In [31]:
import requests
url = 'https://text.npr.org/nx-s1-5227172'
response = requests.get(url)

In [32]:
from bs4 import BeautifulSoup

# Supongamos que `response.text` contiene el HTML de la página
html_content = response.text

# Crear un objeto BeautifulSoup
soup = BeautifulSoup(html_content, 'html.parser')

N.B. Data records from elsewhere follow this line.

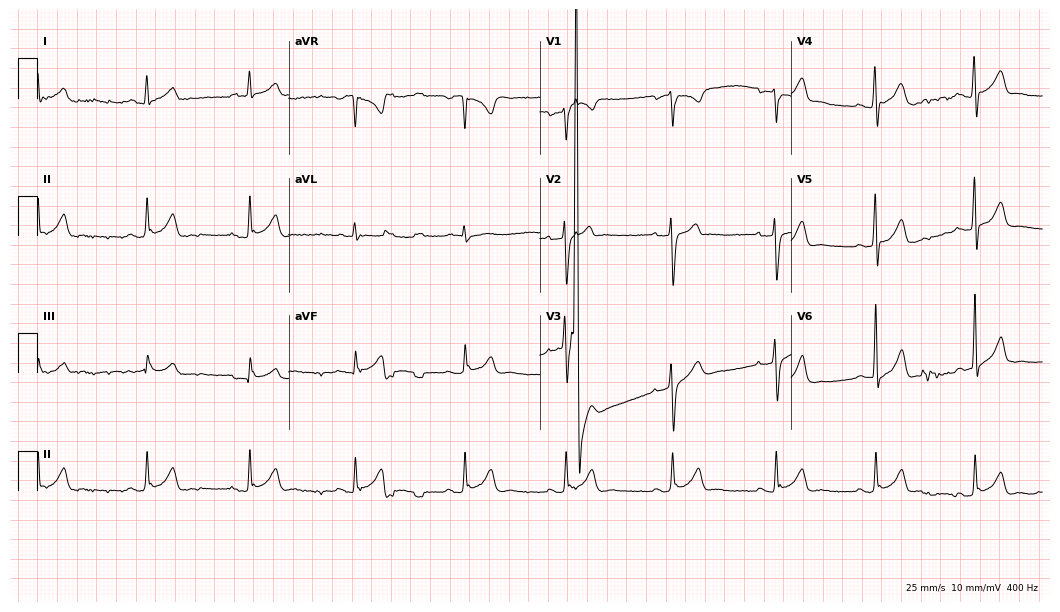
12-lead ECG from a male patient, 32 years old. Screened for six findings — first-degree AV block, right bundle branch block, left bundle branch block, sinus bradycardia, atrial fibrillation, sinus tachycardia — none is recorded.
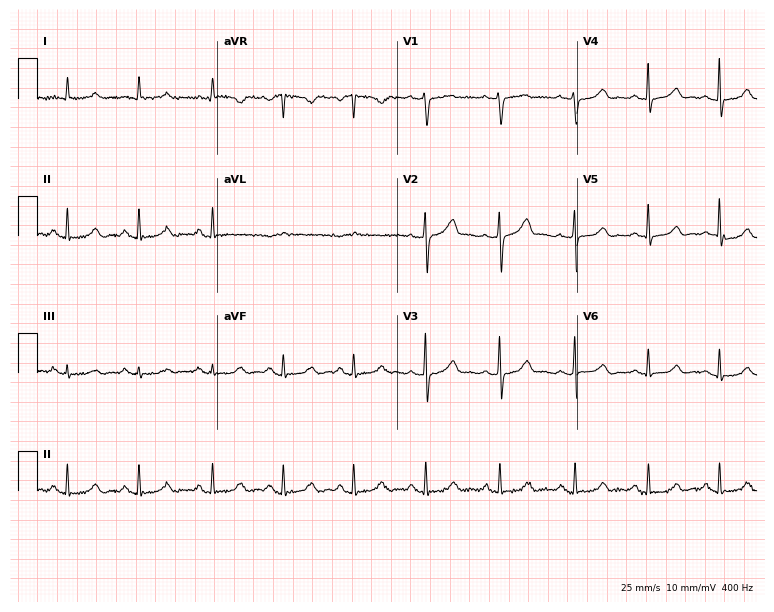
Standard 12-lead ECG recorded from a 44-year-old female. Read as a normal ECG.
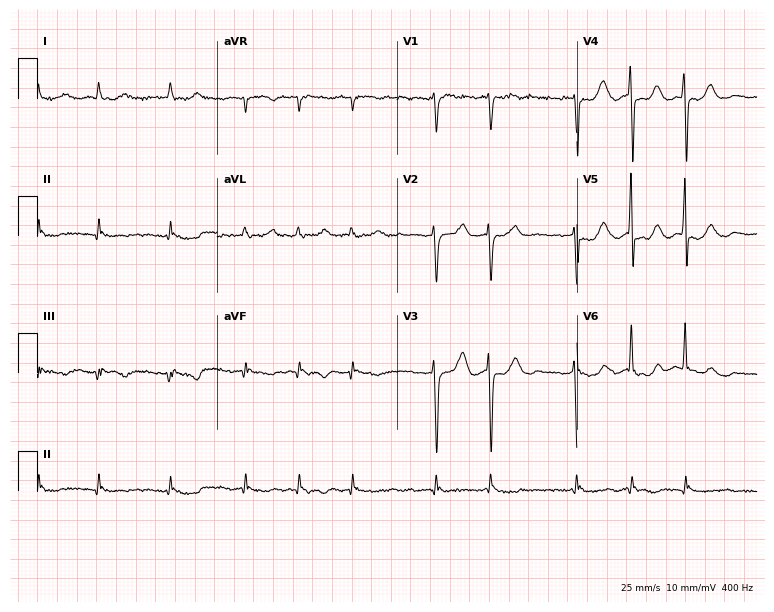
ECG — a male patient, 83 years old. Screened for six findings — first-degree AV block, right bundle branch block, left bundle branch block, sinus bradycardia, atrial fibrillation, sinus tachycardia — none is recorded.

# Extraer todas las etiquetas <p>
paragraphs = soup.find_all('p')

# Obtener solo el texto de las etiquetas <p>
paragraph_texts = [p.get_text(strip=True) for p in paragraphs]

In [26]:
from langchain_huggingface import HuggingFaceEmbeddings

embeddings = HuggingFaceEmbeddings(model_name="sentence-transformers/all-mpnet-base-v2")

In [37]:
from langchain_chroma import Chroma


vector_store = Chroma.from_texts(
    texts=paragraph_texts,
    collection_name="microplastics",
    embedding=embeddings,
    persist_directory="/tmp/chroma_microplastics",
)

In [38]:
results = vector_store.similarity_search(
    "What is a microplastic",
    k=3  #number of results
)
for res in results:
    print(res)

page_content='As they push to solve the puzzle of microplastics, here are six questions scientists are trying to answer.'
page_content='Our soil, drinking water and food supply, the air we breathe, all carry microplastics,defined asany plastic particle as small as 1 nanometer and as large as 5 millimeters. Some have built up in the environment over many years, while others arrive daily, as they shed from tires, our clothing, food packaging, personal care products and more.'
page_content='Humans encounter many pollutants over our lifetime. And given that researchers are still sorting out the best models for analyzing microplastics, many are cautious not to get ahead of the data.'


In [45]:
retriever = vector_store.as_retriever(
    search_type="similarity",  search_kwargs={"k": 3}
)

def search_with_retriever(query, top_k):
    try:
        retriever.search_kwargs["k"] = top_k  # Dynamically set the number of results
        results = retriever.get_relevant_documents(query)
        return "\n\n".join(
            [f"**Result {i+1}:**\n{doc.page_content}" for i, doc in enumerate(results)]
        )
    except Exception as e:
        return f"Error: {e}"

In [58]:
from langchain_core.output_parsers import StrOutputParser
from langchain.prompts import ChatPromptTemplate
from langchain_ollama.chat_models import ChatOllama
from langchain_core.runnables import RunnableLambda, RunnablePassthrough

# Prompt
template = """Answer the question based only on the following context:
{context}

Question: {question}
"""
prompt = ChatPromptTemplate.from_template(template)

# Local LLM
ollama_llm = "tinyllama"
model_local = ChatOllama(model=ollama_llm)

# Chain
chain = (
    {"context": retriever, "question": RunnablePassthrough()}
    | prompt
    | model_local
    | StrOutputParser()
)

In [59]:
chain.invoke("Who is Brander?")

'The question asks for information about a character in the given context, Suzanne Brander.'

In [39]:
import gradio as gr

In [62]:
with gr.Blocks() as demo:
    gr.Markdown("### Chroma Database Search")
    
    with gr.Row():
        query_input = gr.Textbox(label="Enter Your Query", placeholder="Type your question here...")

    search_button = gr.Button("Search")
    output_box = gr.Textbox(label="Search Results", lines=15)

    # Bind the function to the Gradio UI
    search_button.click(fn=chain.invoke, inputs=[query_input], outputs=output_box)

# Launch the App
demo.launch()

* Running on local URL:  http://127.0.0.1:7863

To create a public link, set `share=True` in `launch()`.